Apply this configuration:

bash
kubectl apply -f circuit-breaker.yaml

With this configuration:

  • Linkerd allows retries for up to 20% of the total request volume
  • Even in low-traffic situations, 10 retries per second are available
  • The retry quota refreshes every 10 seconds

Debugging with Linkerd

Linkerd provides powerful tools for debugging service issues:

bash
# See live traffic for a specific deployment
linkerd viz tap deployment/web -n emojivoto

# Check the health of a specific route
linkerd viz routes service/voting -n emojivoto

# Generate a service dependency graph
linkerd viz stat -o json deployments | jq > service-graph.json

The tap command shows real-time requests, which is invaluable for troubleshooting:

req id=1:0 proxy=in  src=10.244.0.941:51234 dst=10.244.0.941:8080 tls=true :method=POST :path=/emojivoto.v1.VotingService/VoteDoughnut :authority=voting.emojivoto:8080 src_deployment=vote-bot dst_deployment=voting
rsp id=1:0 proxy=in src=10.244.0.941:51234 dst=10.244.0.941:8080 tls=true :status=200 latency=1.9ms

Summary

Linkerd is a powerful yet simple service mesh for Kubernetes that helps you:

  1. Secure your services with automatic mTLS encryption
  2. Observe traffic patterns with detailed metrics and visualizations
  3. Control traffic with features like retries, timeouts, and traffic splitting
  4. Enhance reliability with circuit breaking and load balancing

The beauty of Linkerd is that it adds these capabilities without requiring changes to your application code.

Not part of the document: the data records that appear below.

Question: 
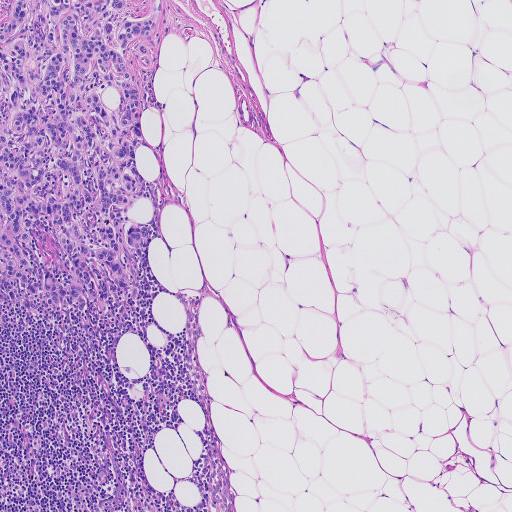
This is a crop of a whole-slide image: an H&E-stained breast-cancer sentinel lymph node section at roughly 5× magnification (about 1.8 µm per pixel; the crop spans about 0.93 mm).
Estimate the proportion of this field that is metastatic tumour.

Choices:
 (A) about 5% or less
 (B) about 10% to 20%
 (C) about 25% to 45%
 (D) none: no tumour is outlined
 (E) about 50% or more

Answer: (B) about 10% to 20%
About 15% of the field is tumour.
Metastatic tumour outline, simplified to 20 points and listed clockwise in crop pixels (x, y): (0, 0), (127, 0), (136, 13), (159, 0), (151, 36), (128, 53), (151, 146), (136, 158), (144, 189), (127, 219), (152, 233), (143, 253), (126, 247), (130, 278), (123, 286), (108, 273), (107, 304), (30, 310), (17, 300), (1, 304).

This makes it an excellent choice for teams looking to improve their Kubernetes infrastructure without increasing complexity.

Additional Resources

Practice Exercises

  1. Basic: Install Linkerd on a test cluster and deploy the Emojivoto demo application.
  2. Intermediate: Configure automatic retries for a service and test the configuration using fault injection.
  3. Advanced: Implement a canary deployment using TrafficSplit and gradually shift traffic from one version to another.

By mastering Linkerd, you'll add a powerful tool to your Kubernetes toolkit that can significantly improve the reliability, security, and observability of your applications.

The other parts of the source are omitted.